Re: Does Linux Mint get made fun of?

Post by Crewp »

Linux Mint is a great distro ! Making fun of it, is just childish. Everyone has there own preferences, if you don't like it, there are plenty of other choices. Does that make one distro better than another? No, of course not. I don't like Ubuntu, but that's me, I don't make fun of people who like it or use it. Grow Up ! :mrgreen:
farmwife

Re: Does Linux Mint get made fun of?

Post by farmwife »

Mint Cinnamon is actually an excellent distribution and desktop for a savvy Windows veteran to start with. Mint runs smoothly and automates nearly everything.
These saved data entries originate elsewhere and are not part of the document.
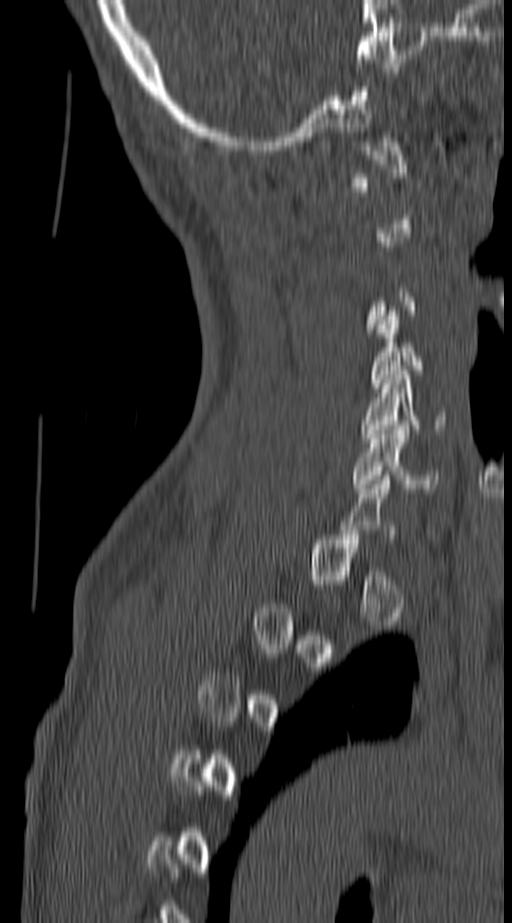

Spine CT · sagittal view · Bone window (WL 400, WW 1800) · the image is 140 mm wide

Each box is [x1, y1, x2, y2] in pixels: top-left corner, then bottom-right corner.
A vertebra gets a box only on the slices from the first to the last where its cross-section is at least a third of its largest; on a slice outside that range it gets none.
{"vertebrae":{"C5":[361,370,448,442],"C6":[352,425,439,493]}}
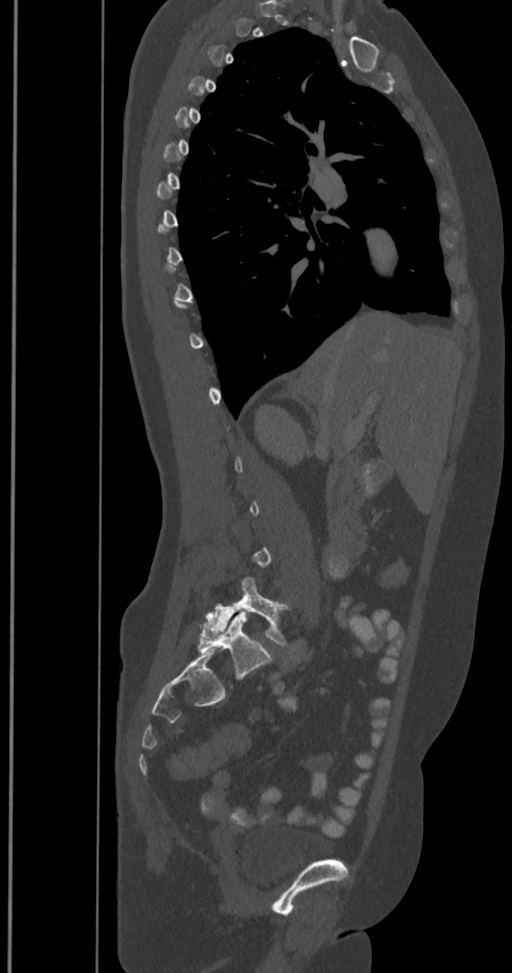
CT spine. sagittal view. 512x973 px
Boxes are given in columns x1, y1, x2, y2, the pixel coordinates of their top-left and bottom-right corners.
A vertebra gets a box only on the slices from the first to the last where its cross-section is at least a third of its largest; on a slice outside that range it gets none.
The labels name a sixth lumbar vertebra for this spine: L6, after L5.
| vertebra | x1 | y1 | x2 | y2 |
|---|---|---|---|---|
| L5 | 201 | 577 | 287 | 645 |
| L6 | 197 | 611 | 271 | 677 |

The KDE desktop is the closest Linux has to Windows 7, but KDE is infrastructure-heavy and less responsive than Cinnamon, which isn't that different from Windows, either; plus Cinnamon and MATE desktops are the self-confessed focus of the Mint development team and are therefore going to be better maintained than the KDE or Xfce versions. For someone who wants a trouble-free computer-using experience, Mint Cinnamon is pretty excellent for everything except gaming (and pretty much every Linux distro is bad at the most recent games).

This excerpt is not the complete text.